9. Il n’est pas nécessaire d’aller souvent au spectacle. S’il le faut, ne t’intéresse sérieusement qu’à toi-même, c’est-à-dire, désire simplement que les choses arrivent comme elles arrivent et que celui-là soit vainqueur, qui est vainqueur ; ainsi tu ne seras pas contrarié. Abstiens-toi entièrement de crier, de rire de tel acteur, de partager les passions des spectateurs. Quand le spectacle est terminé, ne parle pas beaucoup de ce qui s’est passé, sauf en ce qui peut contribuer à te rendre meilleur ; autrement il serait évident que tu as été frappé du spectacle.

10. Ne te décide pas à la légère et facilement à assister à des lectures publiques. Quand tu y viens, garde une attitude grave et calme qui n’ait pourtant rien de désagréable.

11. Quand tu dois avoir affaire à quelqu’un, particulièrement à quelqu’un de puissant, représente-toi ce que Socrate ou Zénon aurait fait en pareil cas, et tu ne seras pas embarrassé pour te comporter convenablement dans la circonstance.

12. Quand tu fais des visites à un homme puissant, représente-toi d’avance que tu ne le trouveras pas chez lui, qu’on ne t’admettra pas, qu’on te fermera la porte sur le nez, qu’il ne se souciera pas de toi. Et si avec cela c’est ton office d’y aller, vas-y et supporte ce qui arrive, sans jamais te dire en toi-même : « Ce n’était pas la peine ; » car cette réflexion est d’un homme qui n’est pas philosophe et qui se met en colère pour les choses du dehors.

13. Dans la conversation, évite de parler beaucoup et sans mesure de ce que tu fais ou des dangers que tu as courus. Si tu as du plaisir à te souvenir des dangers auxquels tu as été exposé, les autres n’ont pas autant de plaisir à t’entendre raconter ce qui t’est arrivé.

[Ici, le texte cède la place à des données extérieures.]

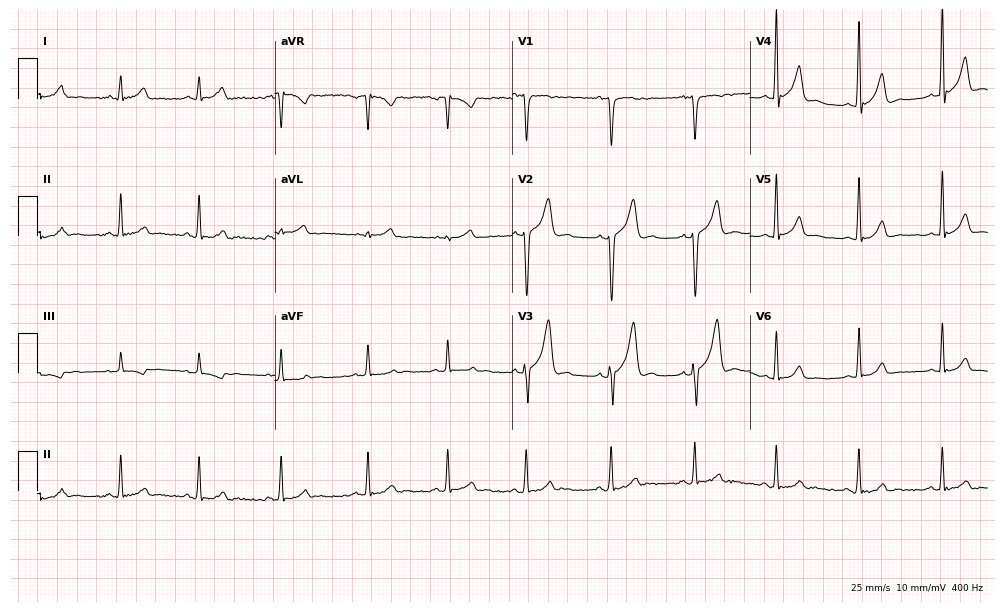
12-lead ECG from a 19-year-old male (9.7-second recording at 400 Hz). Recorded interpretation: within normal limits.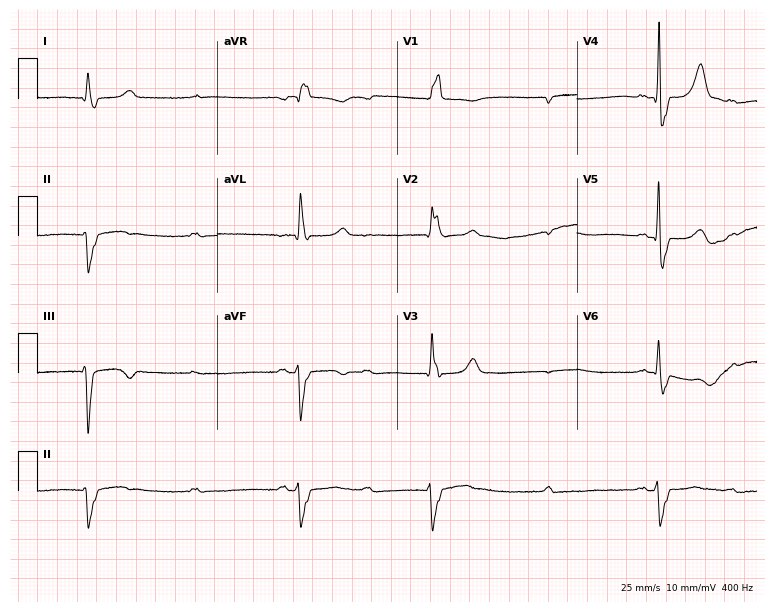
12-lead ECG from an 82-year-old male. No first-degree AV block, right bundle branch block, left bundle branch block, sinus bradycardia, atrial fibrillation or sinus tachycardia recorded for this tracing. Other findings, if any, are not listed.

14. Évite aussi de chercher à faire rire. On est induit par là à glisser dans le genre de ceux qui ne sont pas philosophes, et en même temps cela peut diminuer les égards que les autres ont pour toi.

15. Il est facile aussi de se laisser aller à tenir des propos obscènes. Quand il arrive quelque chose de pareil, tu peux, si c’est à propos, aller jusqu’à faire des reproches à celui qui se le permet ; sinon, témoigne au moins par ton silence, ta rougeur, ton visage sévère, que cette conversation te déplaît.